It's a BOY!!! i couldn't be happier&#10084;&#65039;&#10084;&#65039;
 



Attached Files:







IMG_0050.jpg
File size: 75.9 KB
Views: 2


----------



## swimmyj1

Omg yay a boy!!!! How exciting!!!!! *happy dancing!* I just can't wait for him to be here!!

Good news on my end too. I got a + opk on cd 14!!! Really hope this means my cycles are going back to normal finally


----------



## mama10893

ahhh swimmy thats awesome!!!

i know i'm sooo excited! Elliot James&#10084;&#65039; just can't wait to meet him!


----------



## mama10893

i love him so much already! look how perfect he is&#128525; my boy!
 



Attached Files:







IMG_0137.jpg
File size: 19.8 KB
Views: 2


----------



## Brandy_R

You ladies have been busy since I've been on here! I'm going to start checking this more!! 

Congrats to you both on the weight loss!!! That's amazing and takes a lot of self control! 

Mama I'm soooo happy for you! God def works in mysterious ways!! That's extremely exciting! 

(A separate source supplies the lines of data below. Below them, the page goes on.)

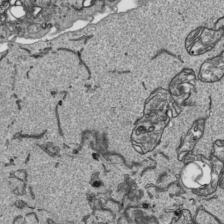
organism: Human
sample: Mitochondria in HCT116 cells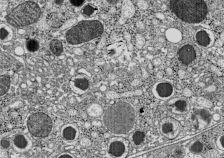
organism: C57BL Mouse
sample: Pancreatic islet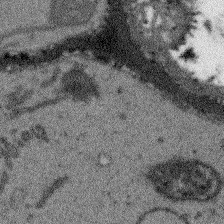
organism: Arabidopsis thaliana
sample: Root tip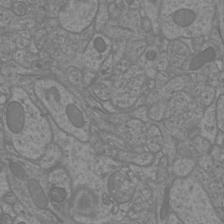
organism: Mouse
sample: Cortical neurons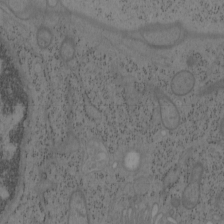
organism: Mouse
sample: OT-I killer T cells with ID8 ovarian cancer cells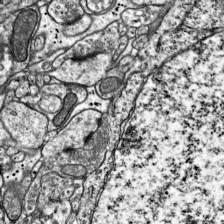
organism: Mouse
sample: Visual Cortex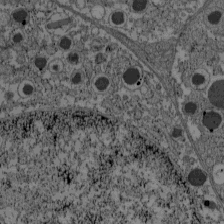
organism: C57BL Mouse
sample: Pancreatic islet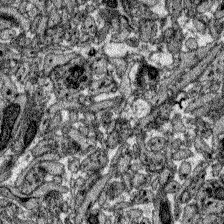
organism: Zebrafish
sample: Larval olfactory bulb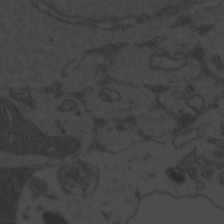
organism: Zebrafish
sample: Macrophage infected with Toxoplasma gondii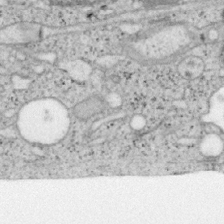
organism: Mouse
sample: OT-I killer T cells with ID8 ovarian cancer cells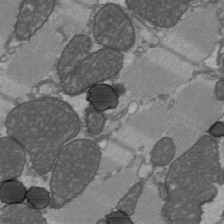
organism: C57BL Mouse
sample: Heart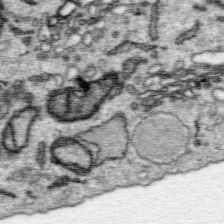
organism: Human
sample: HeLa cells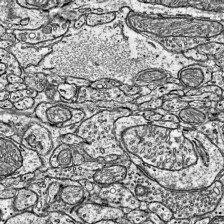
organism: Mouse
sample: Visual Cortex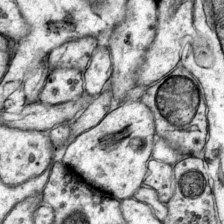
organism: Mouse
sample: Primary visual cortex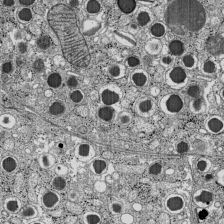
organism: C57BL Mouse
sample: Pancreatic islet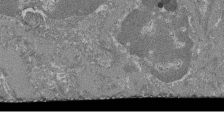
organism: Mouse
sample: Glomerulus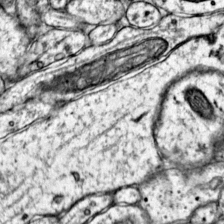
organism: Mouse
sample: Primary visual cortex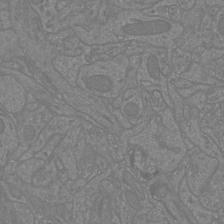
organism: Mouse
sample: Cortical neurons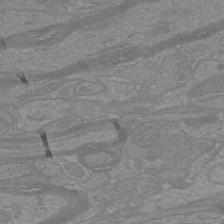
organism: Mouse
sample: Cortical neurons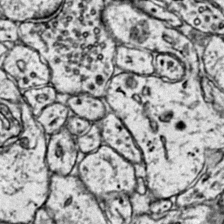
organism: Mouse
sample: Primary visual cortex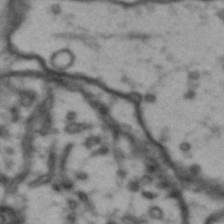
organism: Drosophila
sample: Brain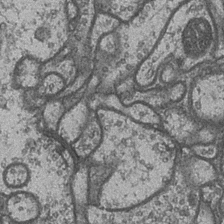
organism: Drosophila
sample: Optic medulla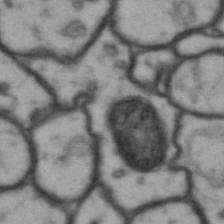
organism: Drosophila
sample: Brain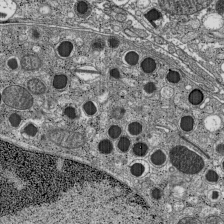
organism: C57BL Mouse
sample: Pancreatic islet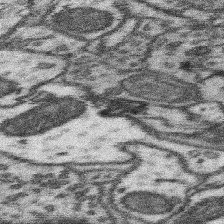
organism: Mouse
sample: Somatosensory cortex neuropil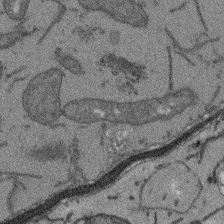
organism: Arabidopsis thaliana
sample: Root tip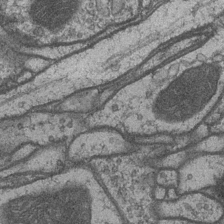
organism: Drosophila
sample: Optic medulla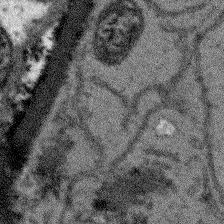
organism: Arabidopsis thaliana
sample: Root tip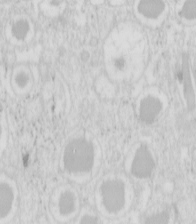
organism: Mouse
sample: Pancreas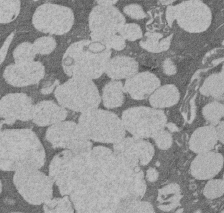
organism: Rat
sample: Salivary granule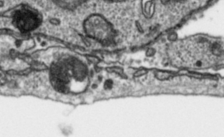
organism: Toxoplasma gondii
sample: Parasites in a vacuole inside a host cell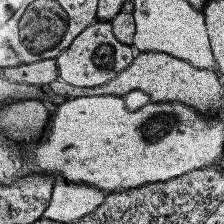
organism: Human
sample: Temporal Lobe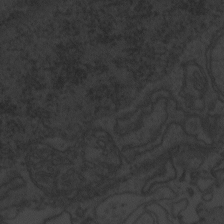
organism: Zebrafish
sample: Macrophage infected with Toxoplasma gondii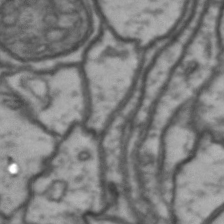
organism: Drosophila
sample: Brain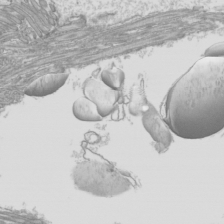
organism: Mouse
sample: Cilia; mouse epididymis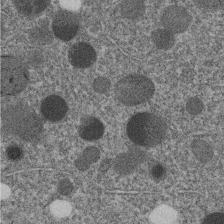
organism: C. elegans
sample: C. elegans embryo early stage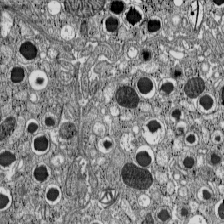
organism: C57BL Mouse
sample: Pancreatic islet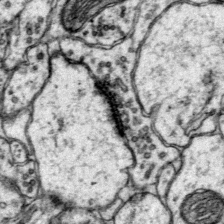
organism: Mouse
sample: Primary visual cortex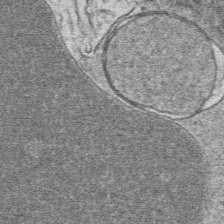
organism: Mouse
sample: Mouse hepatocytes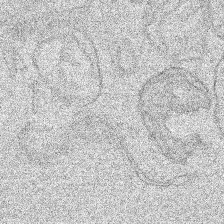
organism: Human
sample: Mitochondria in HCT116 cells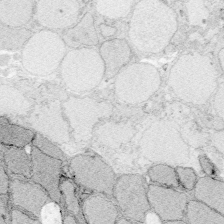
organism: Zebrafish
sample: Whole-Brain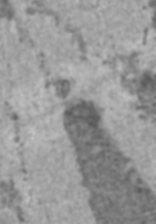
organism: C57BL Mouse
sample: Heart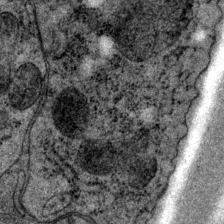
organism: P. pacificus
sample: Pharynx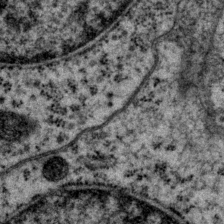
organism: P. pacificus
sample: Pharynx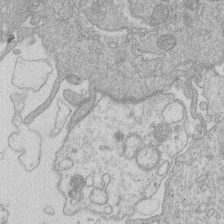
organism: Human
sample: Macrophage cells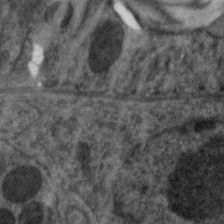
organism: C. elegans
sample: Pharynx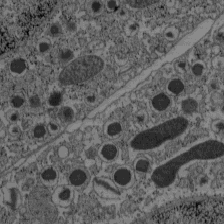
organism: C57BL Mouse
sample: Pancreatic islet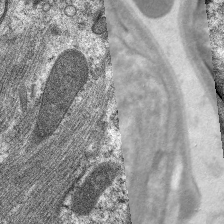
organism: C. elegans
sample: Pharynx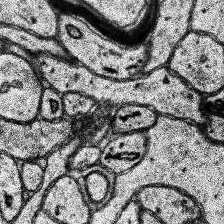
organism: Human
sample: Temporal Lobe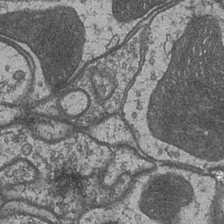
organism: Drosophila
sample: Optic medulla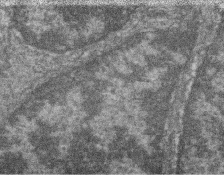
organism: Zebrafish
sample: Cilia; retinal pigment epithelium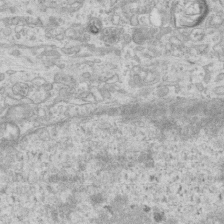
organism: Mouse
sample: Centriole in ependymal cells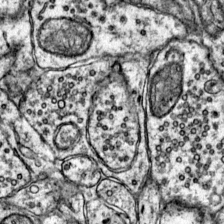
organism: Mouse
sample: Primary visual cortex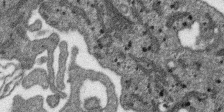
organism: Human
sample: Lung epithelial cells infected with SARS-CoV-2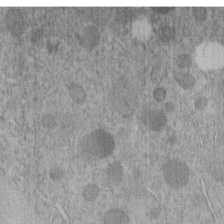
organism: C. elegans
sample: C. elegans embryo early stage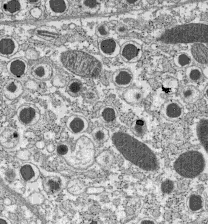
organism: C57BL Mouse
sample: Pancreatic islet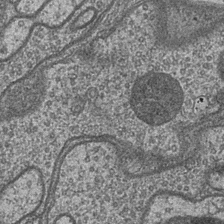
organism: Drosophila
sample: Optic medulla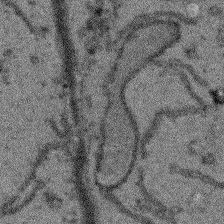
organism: Arabidopsis thaliana
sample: Root tip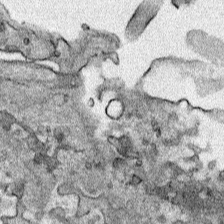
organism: Human
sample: Mitochondria in HCT116 cells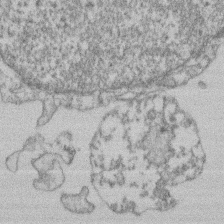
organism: Mouse
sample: T cell stromal cell synapse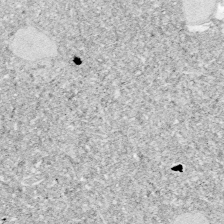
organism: Zebrafish
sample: Whole-Brain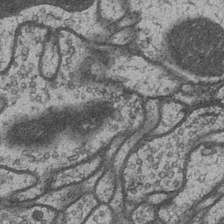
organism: Drosophila
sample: Optic medulla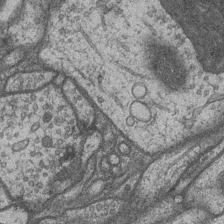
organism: Drosophila
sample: Optic medulla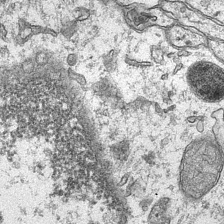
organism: Mouse
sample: CA1 Hippocampus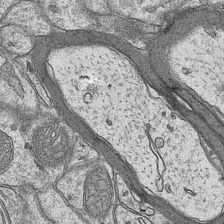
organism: Mouse
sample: CA1 Hippocampus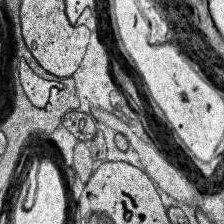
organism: Human
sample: Temporal Lobe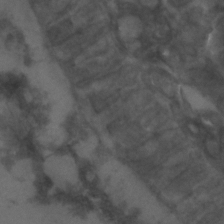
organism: C. elegans
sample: C. elegans embryo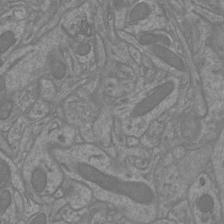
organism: Mouse
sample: Cortical neurons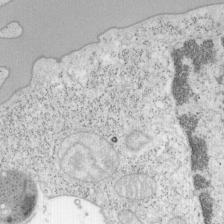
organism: Mouse
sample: OT-I killer T cells with ID8 ovarian cancer cells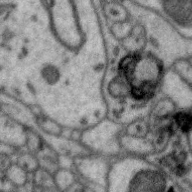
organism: Zebra finch
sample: Brain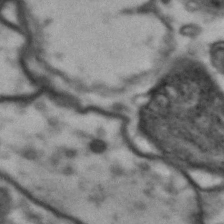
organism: Drosophila
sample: Brain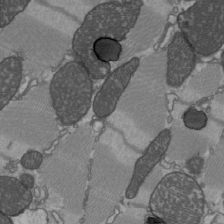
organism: C57BL Mouse
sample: Heart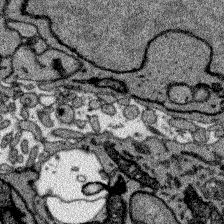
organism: Zebrafish
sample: Larval olfactory bulb

Swimmy, sorry about dh sa!! Is there anything he can do to try to get it up? I've heard of guys taking clomid and stuff like that to help boost it. 

AFM: I've just been enjoying being on birth control and metformin haha. Going for my saline u/s Tues and are planning to start our injections July 14th. There's a couple things that's kind of bothering me and I'm wondering if we should hold off another couple months but I don't want to keep putting it off either. We just celebrated our 4 years wedding anniversary (together 8) so it's time to get the ball rollkg


----------



## mama10893

aw thank you brandy! i am
sooo beyond excited!

so glad you seem to be doing well! i hope everything works out perfectly for you!


----------



## swimmyj1

mama - omg i love side profile ultrasounds and i love his name! sooo cute!!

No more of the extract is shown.